(Data records)
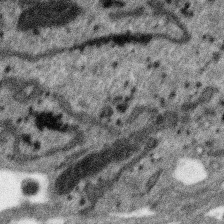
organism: Human
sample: Lung epithelial cells infected with SARS-CoV-2
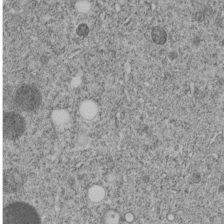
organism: C. elegans
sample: C. elegans embryo early stage
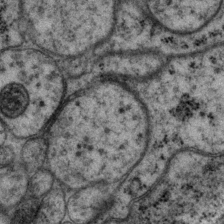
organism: P. pacificus
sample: Pharynx
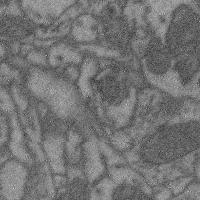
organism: Mouse
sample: Cerebral cortex
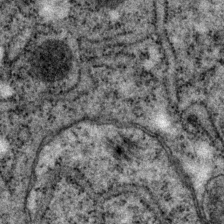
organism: P. pacificus
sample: Pharynx
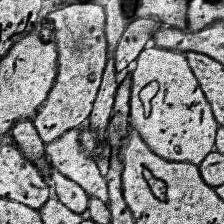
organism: Human
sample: Temporal Lobe
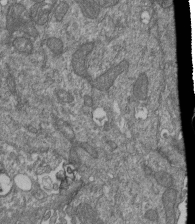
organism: Human
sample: Retinal organoid Rod and Cone cells
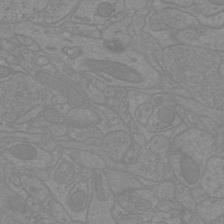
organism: Mouse
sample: Cortical neurons
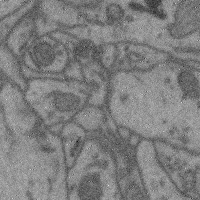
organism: Mouse
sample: Cerebral cortex
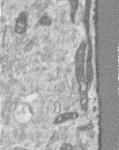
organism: Human
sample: Centriole in RPE cells
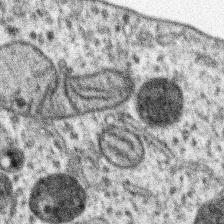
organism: Human
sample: HeLa cells
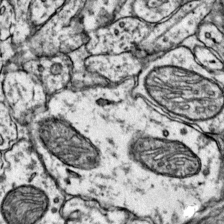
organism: Mouse
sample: Primary visual cortex
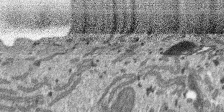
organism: Human
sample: Lung epithelial cells infected with SARS-CoV-2
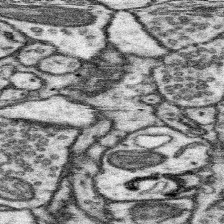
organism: Mouse
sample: Somatosensory cortex neuropil
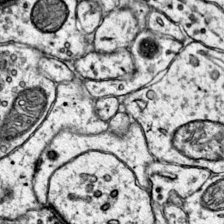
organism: Mouse
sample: Primary visual cortex
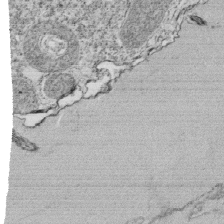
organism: Tetrahymena
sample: Cilia in tetrahymena
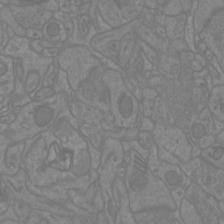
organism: Mouse
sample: Cortical neurons
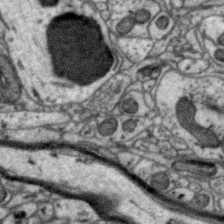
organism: Zebra finch
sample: Brain
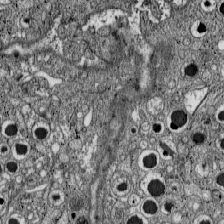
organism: C57BL Mouse
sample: Pancreatic islet
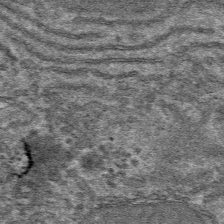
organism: Mouse
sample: Mouse hepatocytes
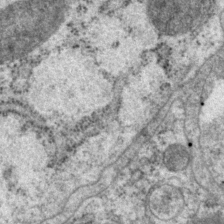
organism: P. pacificus
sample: Pharynx
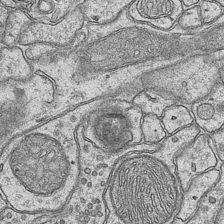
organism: Mouse
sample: CA1 Hippocampus
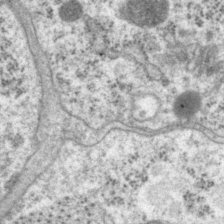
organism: P. pacificus
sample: Pharynx
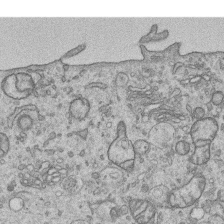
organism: Human
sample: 1205lu cells
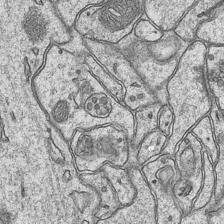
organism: Mouse
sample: CA1 Hippocampus

- **About this task**: Exclude the images, then output the data above word for word.

- **Solved problem**:
organism: Human
sample: Lung epithelial cells infected with SARS-CoV-2
organism: C. elegans
sample: C. elegans embryo early stage
organism: P. pacificus
sample: Pharynx
organism: Mouse
sample: Cerebral cortex
organism: P. pacificus
sample: Pharynx
organism: Human
sample: Temporal Lobe
organism: Human
sample: Retinal organoid Rod and Cone cells
organism: Mouse
sample: Cortical neurons
organism: Mouse
sample: Cerebral cortex
organism: Human
sample: Centriole in RPE cells
organism: Human
sample: HeLa cells
organism: Mouse
sample: Primary visual cortex
organism: Human
sample: Lung epithelial cells infected with SARS-CoV-2
organism: Mouse
sample: Somatosensory cortex neuropil
organism: Mouse
sample: Primary visual cortex
organism: Tetrahymena
sample: Cilia in tetrahymena
organism: Mouse
sample: Cortical neurons
organism: Zebra finch
sample: Brain
organism: C57BL Mouse
sample: Pancreatic islet
organism: Mouse
sample: Mouse hepatocytes
organism: P. pacificus
sample: Pharynx
organism: Mouse
sample: CA1 Hippocampus
organism: P. pacificus
sample: Pharynx
organism: Human
sample: 1205lu cells
organism: Mouse
sample: CA1 Hippocampus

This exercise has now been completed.